Begin with the first line below and retype each line exactly through the line containing "140000 | 410000 |". Any pictures are to be left out.
--------------------------------
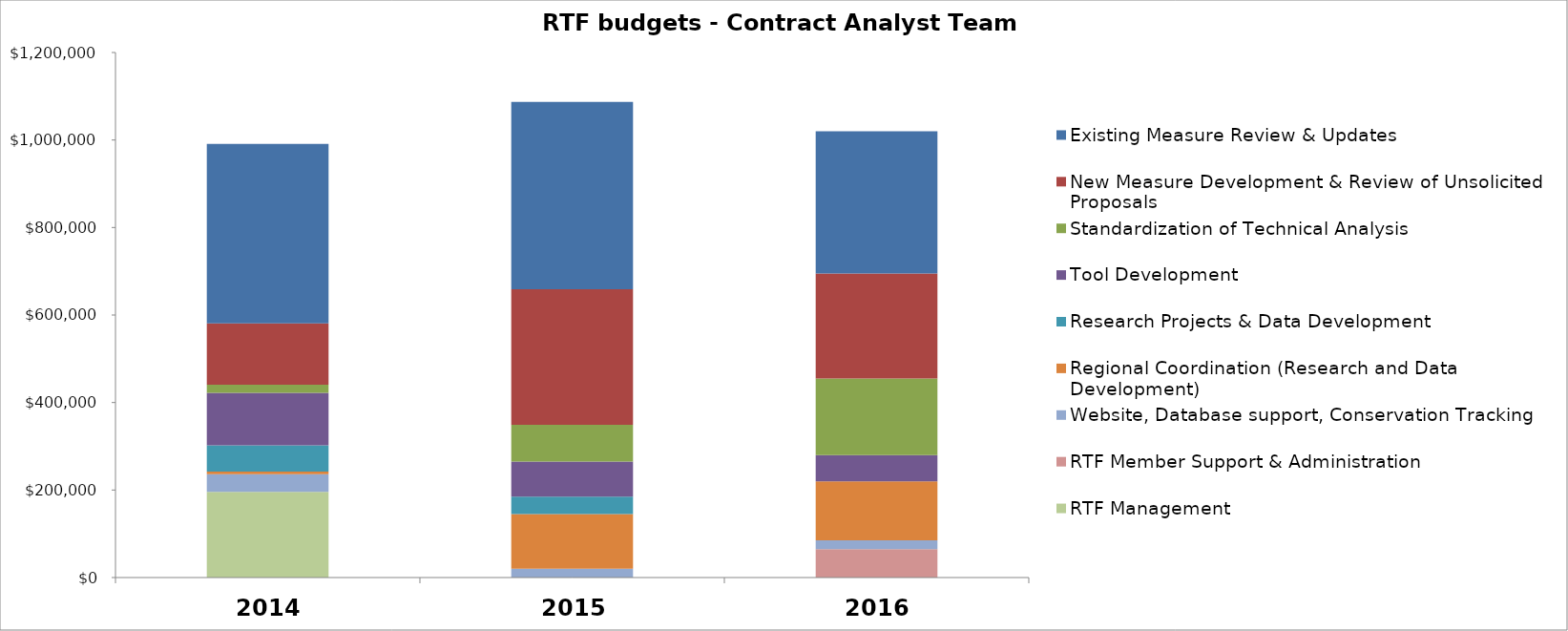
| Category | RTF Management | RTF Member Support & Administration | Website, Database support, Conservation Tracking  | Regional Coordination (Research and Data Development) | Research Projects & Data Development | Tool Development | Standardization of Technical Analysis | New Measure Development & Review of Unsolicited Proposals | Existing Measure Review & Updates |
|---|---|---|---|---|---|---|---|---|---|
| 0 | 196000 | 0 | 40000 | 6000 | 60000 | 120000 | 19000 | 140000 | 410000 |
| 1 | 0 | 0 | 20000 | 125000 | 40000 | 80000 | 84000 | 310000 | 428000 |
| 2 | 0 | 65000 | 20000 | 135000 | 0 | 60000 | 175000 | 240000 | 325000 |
--------------------------------
Solution for this task:
| Category | RTF Management | RTF Member Support & Administration | Website, Database support, Conservation Tracking  | Regional Coordination (Research and Data Development) | Research Projects & Data Development | Tool Development | Standardization of Technical Analysis | New Measure Development & Review of Unsolicited Proposals | Existing Measure Review & Updates |
|---|---|---|---|---|---|---|---|---|---|
| 0 | 196000 | 0 | 40000 | 6000 | 60000 | 120000 | 19000 | 140000 | 410000 |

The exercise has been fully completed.